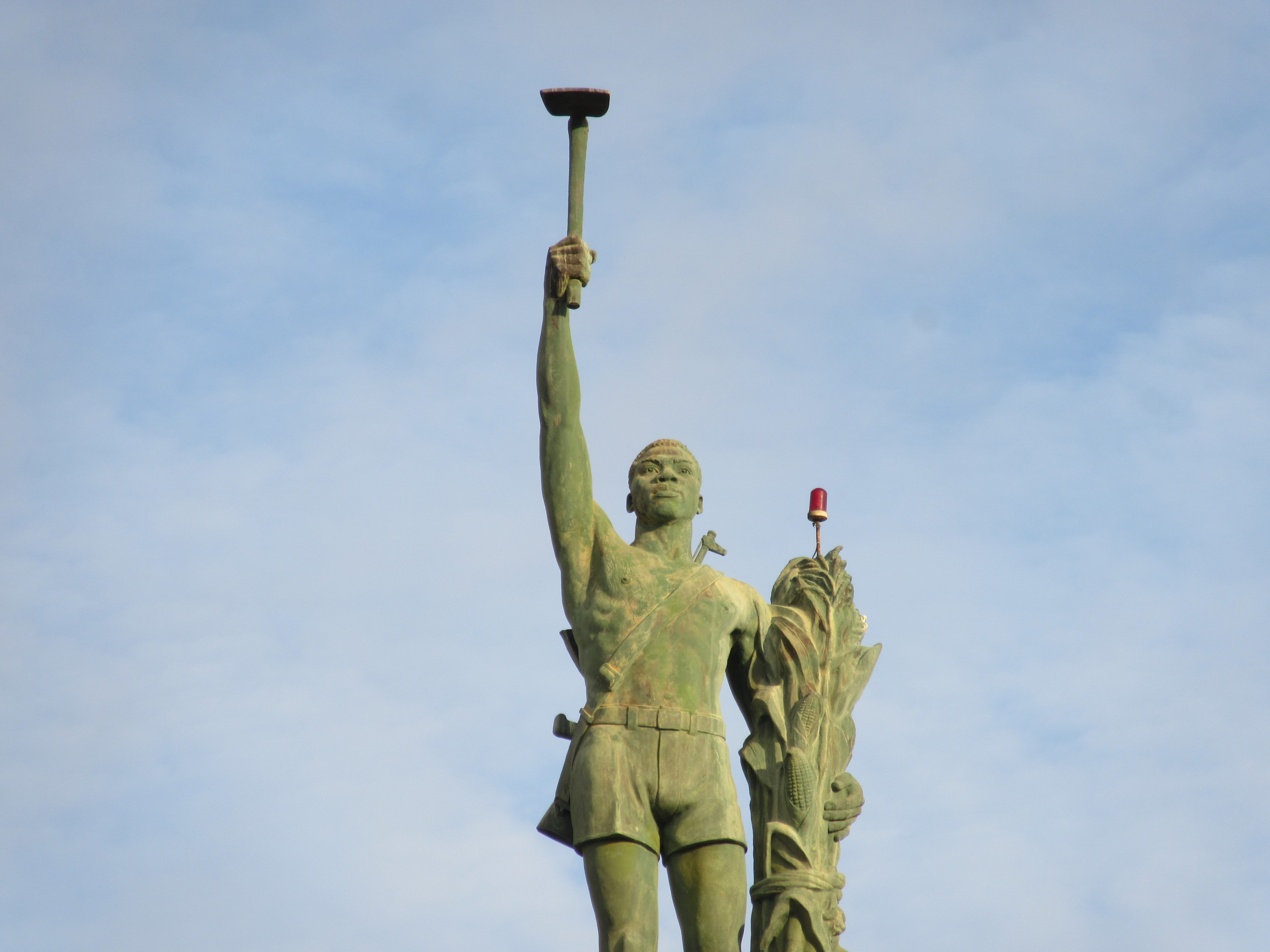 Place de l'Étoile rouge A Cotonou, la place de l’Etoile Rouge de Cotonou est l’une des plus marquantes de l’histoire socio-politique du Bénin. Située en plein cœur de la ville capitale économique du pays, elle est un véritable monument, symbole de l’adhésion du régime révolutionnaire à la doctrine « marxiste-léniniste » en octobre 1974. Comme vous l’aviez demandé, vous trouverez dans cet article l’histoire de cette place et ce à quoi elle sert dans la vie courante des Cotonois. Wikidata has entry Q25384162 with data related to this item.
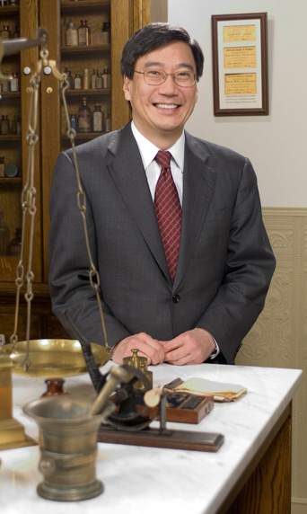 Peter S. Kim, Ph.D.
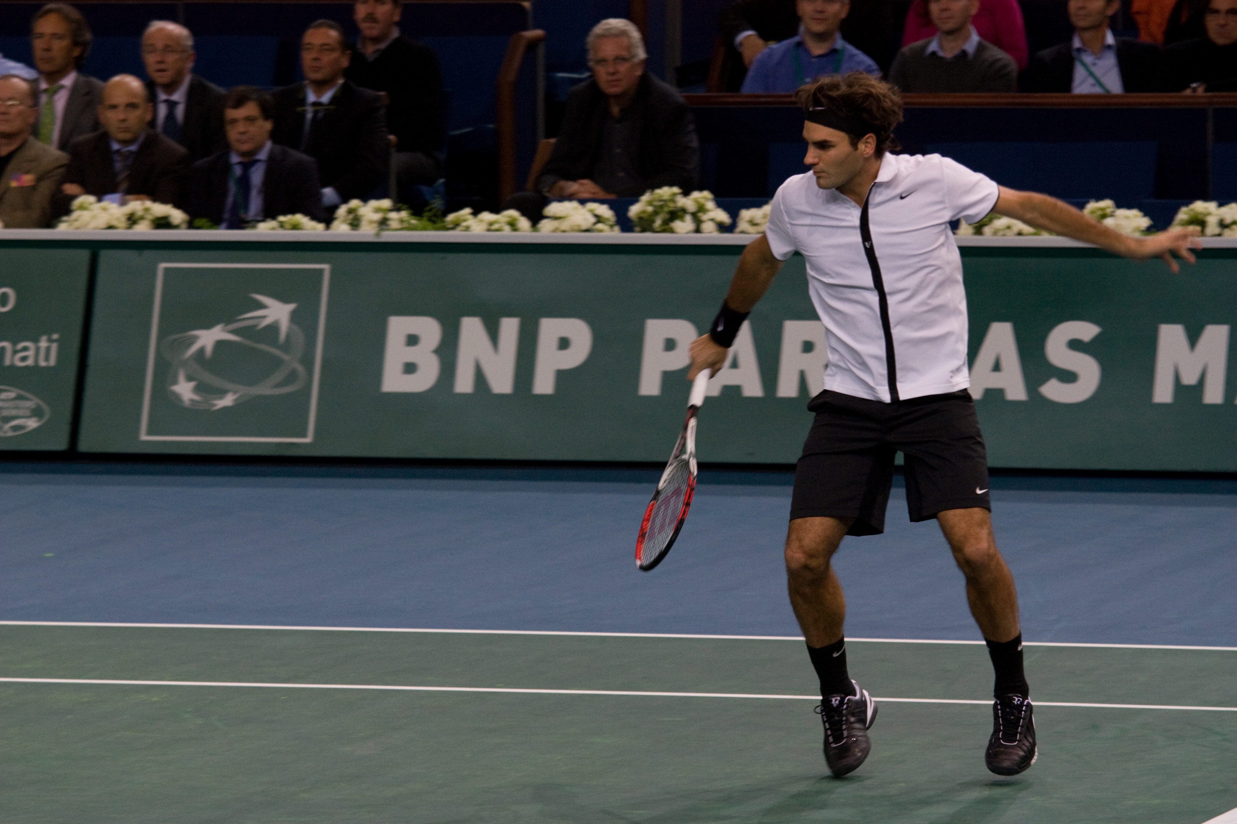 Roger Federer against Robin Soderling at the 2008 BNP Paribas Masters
********
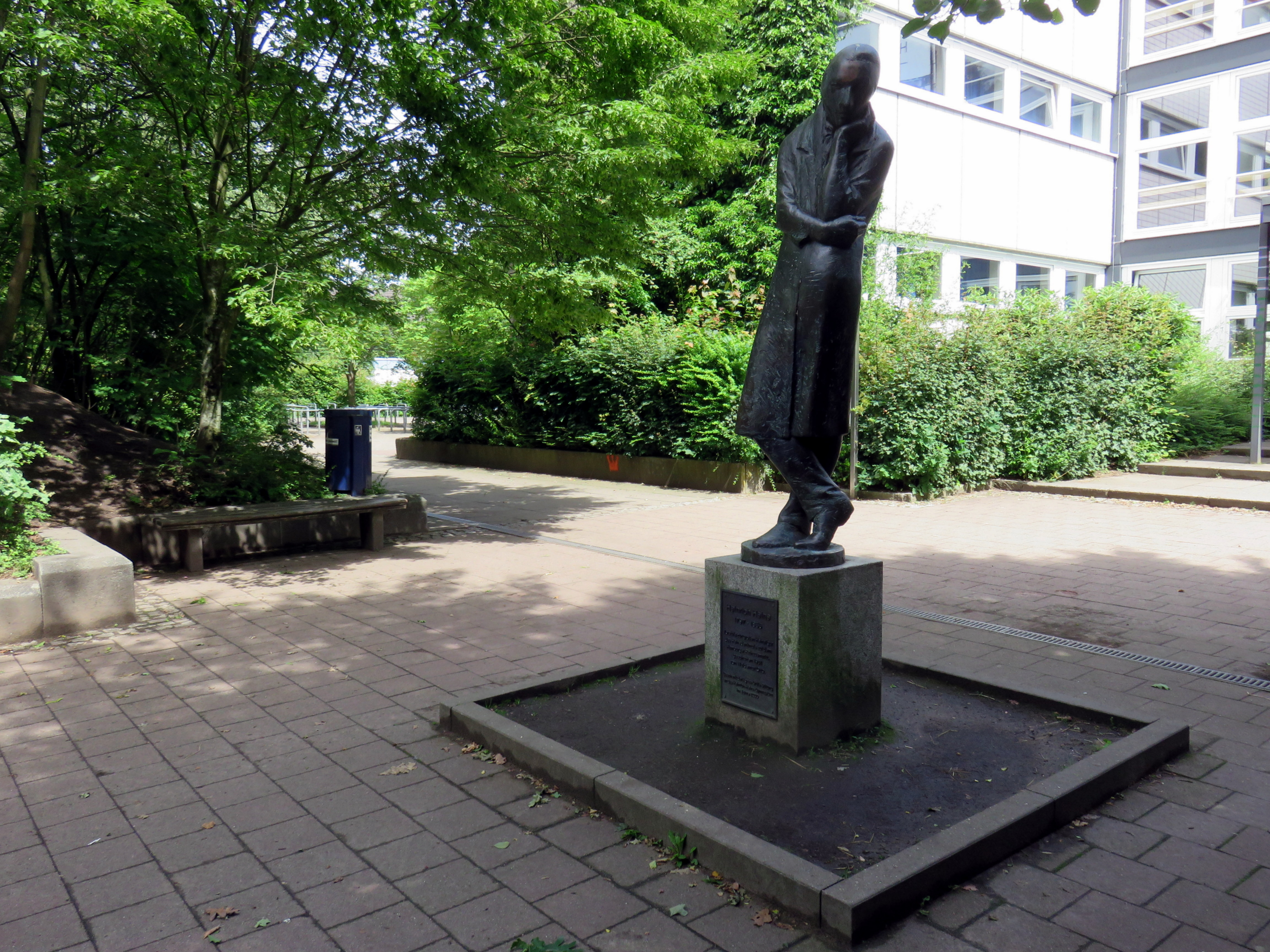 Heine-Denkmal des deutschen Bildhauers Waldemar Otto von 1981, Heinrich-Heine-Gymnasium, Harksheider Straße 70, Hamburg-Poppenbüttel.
********
- PROBLEM REQUIREMENTS
Using the data above, transcribe exactly the lines between those containing "Place de l'Étoile" and "Peter S. Kim, Ph.D.", inclusive, and leave every picture behind.

- RESPONSE TO THIS EXERCISE
 Place de l'Étoile rouge A Cotonou, la place de l’Etoile Rouge de Cotonou est l’une des plus marquantes de l’histoire socio-politique du Bénin. Située en plein cœur de la ville capitale économique du pays, elle est un véritable monument, symbole de l’adhésion du régime révolutionnaire à la doctrine « marxiste-léniniste » en octobre 1974. Comme vous l’aviez demandé, vous trouverez dans cet article l’histoire de cette place et ce à quoi elle sert dans la vie courante des Cotonois. Wikidata has entry Q25384162 with data related to this item.
 Peter S. Kim, Ph.D.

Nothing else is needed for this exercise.